Ontem tivemos os 2 jogos da semi da Copa do Brasil. No mesmo horário! Isso pode ser bom pra televisão, mas não me agrada. Penso que isso deprecia os jogos e impede que alguns espectadores possam assistir as duas partidas. “Felizmente” o apagão (no Morumbi) permitiu que fosse possível acompanhar boa parte dos dois confrontos.

Não gostei nada do nível técnico do jogo no Maracanã. Foi muita correria, muitas faltas e muita ligação direta. Aliás, nem foi tanta ligação direta, era chutão mesmo. E já faz tempo que perdi a vontade de ver um futebol aéreo. Ainda mais quando, horas antes, eu havia assistido o jogo entre PSG e Real Madrid; que nem foi tão primoroso.

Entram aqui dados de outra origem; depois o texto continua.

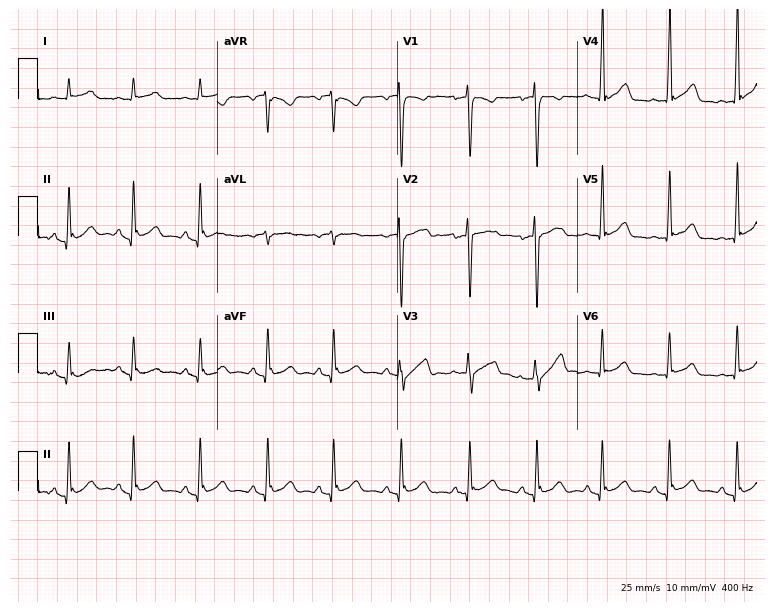
12-lead ECG from a male patient, 36 years old. No first-degree AV block, right bundle branch block, left bundle branch block, sinus bradycardia, atrial fibrillation or sinus tachycardia recorded for this tracing.

O Fluminense conseguiu abrir uma vantagem interessante. Mas, talvez pela contusão do Fred, permitiu que o Palmeiras diminuísse a vantagem. Ainda que o pênalti no Zé Roberto seja bem discutível. Mas depois a arbitragem compensou, anulando um gol legítimo do volante Amaral. Acabou elas por elas.

O fato é que o Fluminense poderia ter resolvido a disputa. Mas faltou coragem e competência. No 2º tempo o Palmeiras poderia ter empatado. Mas faltou coragem e competência. Acabamos com um 2×1 que agradou ambos os times. E eu acredito que o Palmeiras pode reverter o placar no jogo de volta.

* * * * *
2_santos-spfc_38
O jogo do Morumbi foi bem como eu imaginava. Mas a chuva acabou atrapalhando, e muito, o 2º tempo. Eu acreditava que o ataque santista levaria vantagem sobre a zaga tricolor. Pra quem já viu o São Paulo com Oscar, Dario, Válber, Lugano e outros, essa atual zaga é pra chorar. Pra chorar e pra sofrer. Então não me surpreendi com os 3 gols do Peixe. Mas eu pensava que o ataque do SPFC poderia ser mais efetivo; até pra compensar a defesa.

Mas o São Paulo atacou bem errado, muito centralizado e praticamente só levantando bolas da intermediária. Numa bola o Pato fez um belo gol, em outra o Fabiano estava impedido e em outras duas jogadas o Ganso e o Kardec perderam a chance. Alguns podem dizer que o estado do gramado (após a tempestade) foi o responsável pelo chuveirinho do Tricolor, mas eu não estou convencido disso. Penso que foi a opção da falta de opção. E é uma coisa que eu não gosto de ver.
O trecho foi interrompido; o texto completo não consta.